Ok, I didn't got that point until now. Small lists will be inlined with bigger lists over
a block.
However, it means that, most of the time after a seek, you will have to decode a block when
only a part of it is of interest (e.g., decode the block, skip the end of the previous posting
list, in order to access the start of the posting list you are looking for). But this overhead
stays minimal since it will occur only once per query term times the number of posting files.
And this overhead is even reduced more if the block compression algorithm is easily "seekable"
like for FOR.
However, I am not sure about the consequences on algorithms like FOR or PFOR which determine
the best compression configuration for a block given its list of integers.
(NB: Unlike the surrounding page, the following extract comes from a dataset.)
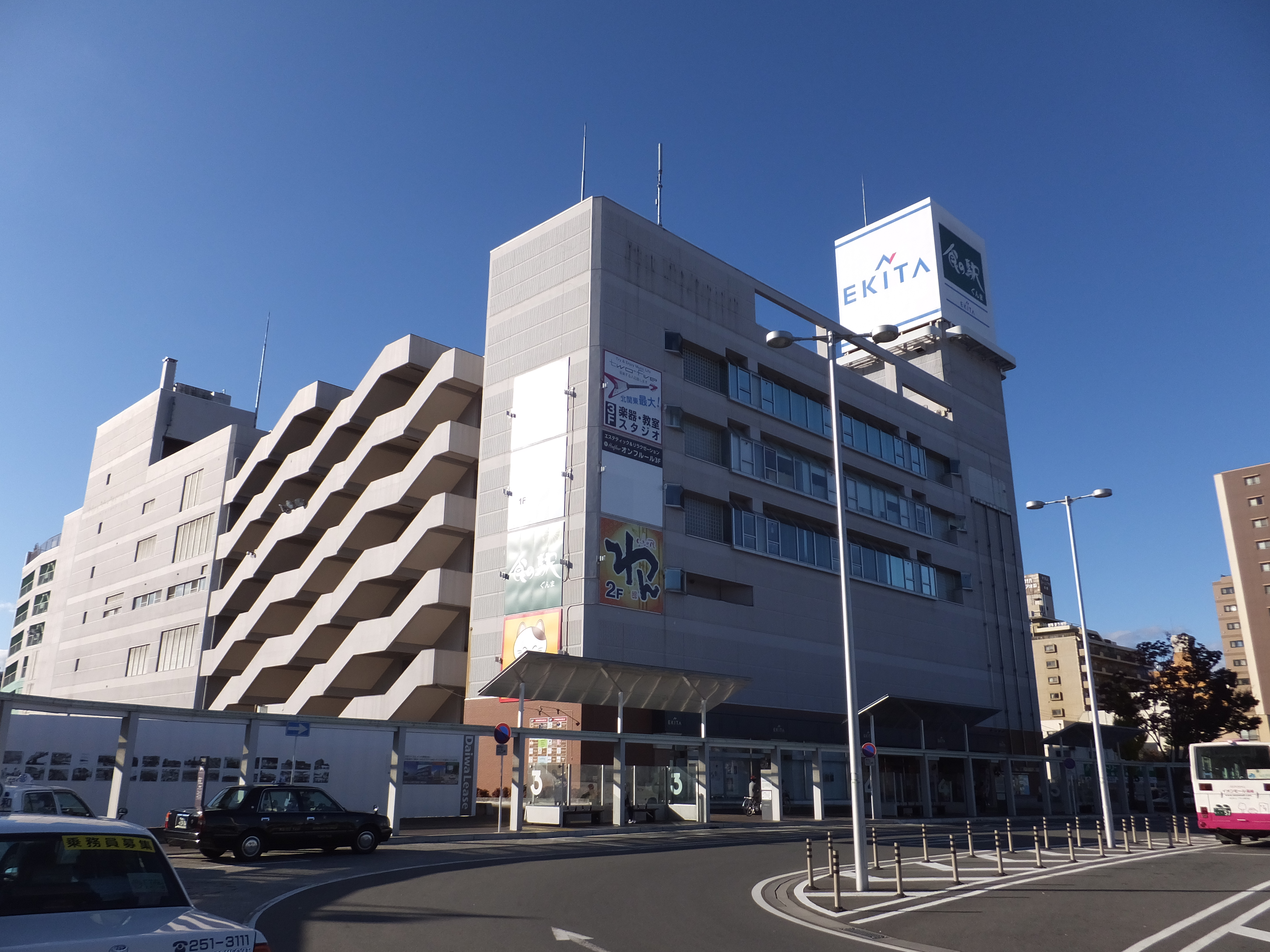 北口ロータリーからエキータを望む。 2015年11月15日撮影

Certain blocks
could be less well compressed since its list of integers could follow more than one distribution.
It could be something interesting to try (or are you aware of any kind of experiments or benchmarks
that show the benefits/disadvantages of these two approaches ?).

{quote}
Small segments will indeed be wasteful, but they'll presumably quickly be merged away.
{quote}

Yes, they will probably disappear after the first merge.

{quote}
Would other less-silly impls also need to do this? Ie the thing I want to avoid is foisting
onto all block-based codecs the need to track the size of every block...
{quote}

They would have to do something similar, but a clever implementation could reduce well the
overhead.

For example, the core algorithm of Simple9, FOR, PFOR are completely compatible. The only
changes I had to made is in *IndexInput#readBlock and *IndexOutput#flushBlock.
I set the lower bit of numBytes to 0 when the block to write does not have the same size than
the previous block. and encode its length (in IndexOutput). Then, in IndexInput, whenever
I read a numBytes with the lower bit to 0, I read the length of the block, and pass it to
#setUnCompressedData. Since current block algorithms relies on the size of the uncompressed
data to terminate their loop, they adapt automatically to the new block size.

But, indeed, after your comments, the gain seems very minimal, since an incomplete block will
only happen once per segment file. The technique I am using was for the case where a block
is not "shared" with other posting list.
But, in the current case, this is not very useful and will add a slight overhead for very
large segment file (since I need one bit per block * number of blocks for tracking the end
of the block list).

Thanks for the clarification Michael, and I think you can close the issue, since I am not
really sure that my patch is worth keeping given the current way you implemented block-based
index.

> FixedIntBlockIndexOutput encodes unnecessary integers at the end of a list
> --------------------------------------------------------------------------
>
>                 Key: LUCENE-2340
>                 URL: https://issues.apache.org/jira/browse/LUCENE-2340
>             Project: Lucene - Java
>          Issue Type: Bug
>          Components: Index
>    Affects Versions: Flex Branch
>            Reporter: Renaud Delbru
>            Priority: Minor
>             Fix For: Flex Branch
>
>         Attachments: LUCENE-1458-FixedIntBlockIndexOutput.patch, LUCENE-1458-FixedIntBlockIndexOutput.patch
>
>
> At closing time, the current FixedIntBlockIndexOutput flushes blocks of blockSize even
if there is only a few integers in the block.
> This can be problematic and causes a big overhead when using large blockSize (e.g., 1024),
on small segments or on rare term posting list. 
> One solution will be to have a secondary flushBlock method with an additional paramter:
the valid length of a buffer. This method will be only called in the FixedIntBlockIndexOutput#close()
method.
> The way this particular block of integers are encoded are left to subclasses.